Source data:
++++
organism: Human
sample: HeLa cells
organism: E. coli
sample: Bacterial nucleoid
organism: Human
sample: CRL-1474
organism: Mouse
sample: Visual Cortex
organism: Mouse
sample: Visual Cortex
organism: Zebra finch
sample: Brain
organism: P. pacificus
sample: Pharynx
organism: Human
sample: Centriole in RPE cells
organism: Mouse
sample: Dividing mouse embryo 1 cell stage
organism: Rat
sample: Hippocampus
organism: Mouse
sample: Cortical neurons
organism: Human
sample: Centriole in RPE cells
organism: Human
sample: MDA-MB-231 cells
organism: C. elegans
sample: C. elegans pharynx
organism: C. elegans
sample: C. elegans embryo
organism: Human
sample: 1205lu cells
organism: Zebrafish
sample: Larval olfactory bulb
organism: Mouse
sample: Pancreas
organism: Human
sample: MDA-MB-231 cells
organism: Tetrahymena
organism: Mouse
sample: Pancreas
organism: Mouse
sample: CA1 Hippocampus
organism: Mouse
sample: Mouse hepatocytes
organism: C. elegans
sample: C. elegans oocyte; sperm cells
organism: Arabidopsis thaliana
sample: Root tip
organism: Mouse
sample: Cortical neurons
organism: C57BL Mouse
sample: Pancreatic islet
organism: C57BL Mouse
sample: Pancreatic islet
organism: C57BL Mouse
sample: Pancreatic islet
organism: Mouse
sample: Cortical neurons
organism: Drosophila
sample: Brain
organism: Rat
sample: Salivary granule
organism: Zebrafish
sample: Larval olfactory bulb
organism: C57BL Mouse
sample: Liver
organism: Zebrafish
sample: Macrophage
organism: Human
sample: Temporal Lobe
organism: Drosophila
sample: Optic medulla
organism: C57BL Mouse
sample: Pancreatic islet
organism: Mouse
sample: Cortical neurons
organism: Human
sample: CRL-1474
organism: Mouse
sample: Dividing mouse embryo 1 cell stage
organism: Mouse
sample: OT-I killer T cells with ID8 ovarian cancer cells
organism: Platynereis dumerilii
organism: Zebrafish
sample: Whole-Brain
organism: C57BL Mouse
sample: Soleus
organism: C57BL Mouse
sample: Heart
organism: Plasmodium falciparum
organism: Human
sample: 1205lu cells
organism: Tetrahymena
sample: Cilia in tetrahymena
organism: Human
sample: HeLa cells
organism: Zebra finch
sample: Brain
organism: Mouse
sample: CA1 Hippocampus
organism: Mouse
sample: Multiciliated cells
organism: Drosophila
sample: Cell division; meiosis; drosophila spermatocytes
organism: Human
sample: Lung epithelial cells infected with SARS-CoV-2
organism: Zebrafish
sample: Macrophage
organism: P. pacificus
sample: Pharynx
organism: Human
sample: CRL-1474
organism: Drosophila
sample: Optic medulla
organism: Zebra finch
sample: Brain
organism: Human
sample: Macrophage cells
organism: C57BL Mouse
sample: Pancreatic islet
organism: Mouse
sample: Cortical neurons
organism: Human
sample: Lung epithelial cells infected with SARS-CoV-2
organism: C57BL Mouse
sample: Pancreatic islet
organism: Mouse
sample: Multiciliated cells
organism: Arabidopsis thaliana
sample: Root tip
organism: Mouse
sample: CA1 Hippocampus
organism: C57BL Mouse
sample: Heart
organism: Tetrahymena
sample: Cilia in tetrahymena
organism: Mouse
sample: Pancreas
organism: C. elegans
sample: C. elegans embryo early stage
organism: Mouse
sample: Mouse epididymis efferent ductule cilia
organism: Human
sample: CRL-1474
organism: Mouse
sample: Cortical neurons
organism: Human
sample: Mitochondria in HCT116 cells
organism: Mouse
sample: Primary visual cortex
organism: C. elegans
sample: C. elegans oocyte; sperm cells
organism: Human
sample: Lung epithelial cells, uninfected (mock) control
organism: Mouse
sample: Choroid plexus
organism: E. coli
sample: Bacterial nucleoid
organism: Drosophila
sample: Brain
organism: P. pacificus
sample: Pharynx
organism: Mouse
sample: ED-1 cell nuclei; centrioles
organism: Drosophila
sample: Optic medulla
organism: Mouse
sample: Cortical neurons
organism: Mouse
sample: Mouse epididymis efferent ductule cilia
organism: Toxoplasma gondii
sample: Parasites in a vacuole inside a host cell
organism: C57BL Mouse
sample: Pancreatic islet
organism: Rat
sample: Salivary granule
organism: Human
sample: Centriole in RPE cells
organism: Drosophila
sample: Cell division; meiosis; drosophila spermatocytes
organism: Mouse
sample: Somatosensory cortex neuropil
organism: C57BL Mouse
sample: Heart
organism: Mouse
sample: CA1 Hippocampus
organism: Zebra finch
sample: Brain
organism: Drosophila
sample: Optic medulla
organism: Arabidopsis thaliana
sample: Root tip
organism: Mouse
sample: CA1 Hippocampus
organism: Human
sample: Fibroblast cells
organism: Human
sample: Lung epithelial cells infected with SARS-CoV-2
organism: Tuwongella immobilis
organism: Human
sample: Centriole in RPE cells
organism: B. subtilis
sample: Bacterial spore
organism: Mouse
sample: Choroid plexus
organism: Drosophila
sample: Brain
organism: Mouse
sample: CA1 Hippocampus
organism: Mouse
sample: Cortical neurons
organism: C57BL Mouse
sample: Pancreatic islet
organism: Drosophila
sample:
++++
Write out the data again in full. Match it exactly.

● **Solution for this task**:
organism: Human
sample: HeLa cells
organism: E. coli
sample: Bacterial nucleoid
organism: Human
sample: CRL-1474
organism: Mouse
sample: Visual Cortex
organism: Mouse
sample: Visual Cortex
organism: Zebra finch
sample: Brain
organism: P. pacificus
sample: Pharynx
organism: Human
sample: Centriole in RPE cells
organism: Mouse
sample: Dividing mouse embryo 1 cell stage
organism: Rat
sample: Hippocampus
organism: Mouse
sample: Cortical neurons
organism: Human
sample: Centriole in RPE cells
organism: Human
sample: MDA-MB-231 cells
organism: C. elegans
sample: C. elegans pharynx
organism: C. elegans
sample: C. elegans embryo
organism: Human
sample: 1205lu cells
organism: Zebrafish
sample: Larval olfactory bulb
organism: Mouse
sample: Pancreas
organism: Human
sample: MDA-MB-231 cells
organism: Tetrahymena
organism: Mouse
sample: Pancreas
organism: Mouse
sample: CA1 Hippocampus
organism: Mouse
sample: Mouse hepatocytes
organism: C. elegans
sample: C. elegans oocyte; sperm cells
organism: Arabidopsis thaliana
sample: Root tip
organism: Mouse
sample: Cortical neurons
organism: C57BL Mouse
sample: Pancreatic islet
organism: C57BL Mouse
sample: Pancreatic islet
organism: C57BL Mouse
sample: Pancreatic islet
organism: Mouse
sample: Cortical neurons
organism: Drosophila
sample: Brain
organism: Rat
sample: Salivary granule
organism: Zebrafish
sample: Larval olfactory bulb
organism: C57BL Mouse
sample: Liver
organism: Zebrafish
sample: Macrophage
organism: Human
sample: Temporal Lobe
organism: Drosophila
sample: Optic medulla
organism: C57BL Mouse
sample: Pancreatic islet
organism: Mouse
sample: Cortical neurons
organism: Human
sample: CRL-1474
organism: Mouse
sample: Dividing mouse embryo 1 cell stage
organism: Mouse
sample: OT-I killer T cells with ID8 ovarian cancer cells
organism: Platynereis dumerilii
organism: Zebrafish
sample: Whole-Brain
organism: C57BL Mouse
sample: Soleus
organism: C57BL Mouse
sample: Heart
organism: Plasmodium falciparum
organism: Human
sample: 1205lu cells
organism: Tetrahymena
sample: Cilia in tetrahymena
organism: Human
sample: HeLa cells
organism: Zebra finch
sample: Brain
organism: Mouse
sample: CA1 Hippocampus
organism: Mouse
sample: Multiciliated cells
organism: Drosophila
sample: Cell division; meiosis; drosophila spermatocytes
organism: Human
sample: Lung epithelial cells infected with SARS-CoV-2
organism: Zebrafish
sample: Macrophage
organism: P. pacificus
sample: Pharynx
organism: Human
sample: CRL-1474
organism: Drosophila
sample: Optic medulla
organism: Zebra finch
sample: Brain
organism: Human
sample: Macrophage cells
organism: C57BL Mouse
sample: Pancreatic islet
organism: Mouse
sample: Cortical neurons
organism: Human
sample: Lung epithelial cells infected with SARS-CoV-2
organism: C57BL Mouse
sample: Pancreatic islet
organism: Mouse
sample: Multiciliated cells
organism: Arabidopsis thaliana
sample: Root tip
organism: Mouse
sample: CA1 Hippocampus
organism: C57BL Mouse
sample: Heart
organism: Tetrahymena
sample: Cilia in tetrahymena
organism: Mouse
sample: Pancreas
organism: C. elegans
sample: C. elegans embryo early stage
organism: Mouse
sample: Mouse epididymis efferent ductule cilia
organism: Human
sample: CRL-1474
organism: Mouse
sample: Cortical neurons
organism: Human
sample: Mitochondria in HCT116 cells
organism: Mouse
sample: Primary visual cortex
organism: C. elegans
sample: C. elegans oocyte; sperm cells
organism: Human
sample: Lung epithelial cells, uninfected (mock) control
organism: Mouse
sample: Choroid plexus
organism: E. coli
sample: Bacterial nucleoid
organism: Drosophila
sample: Brain
organism: P. pacificus
sample: Pharynx
organism: Mouse
sample: ED-1 cell nuclei; centrioles
organism: Drosophila
sample: Optic medulla
organism: Mouse
sample: Cortical neurons
organism: Mouse
sample: Mouse epididymis efferent ductule cilia
organism: Toxoplasma gondii
sample: Parasites in a vacuole inside a host cell
organism: C57BL Mouse
sample: Pancreatic islet
organism: Rat
sample: Salivary granule
organism: Human
sample: Centriole in RPE cells
organism: Drosophila
sample: Cell division; meiosis; drosophila spermatocytes
organism: Mouse
sample: Somatosensory cortex neuropil
organism: C57BL Mouse
sample: Heart
organism: Mouse
sample: CA1 Hippocampus
organism: Zebra finch
sample: Brain
organism: Drosophila
sample: Optic medulla
organism: Arabidopsis thaliana
sample: Root tip
organism: Mouse
sample: CA1 Hippocampus
organism: Human
sample: Fibroblast cells
organism: Human
sample: Lung epithelial cells infected with SARS-CoV-2
organism: Tuwongella immobilis
organism: Human
sample: Centriole in RPE cells
organism: B. subtilis
sample: Bacterial spore
organism: Mouse
sample: Choroid plexus
organism: Drosophila
sample: Brain
organism: Mouse
sample: CA1 Hippocampus
organism: Mouse
sample: Cortical neurons
organism: C57BL Mouse
sample: Pancreatic islet
organism: Drosophila
sample:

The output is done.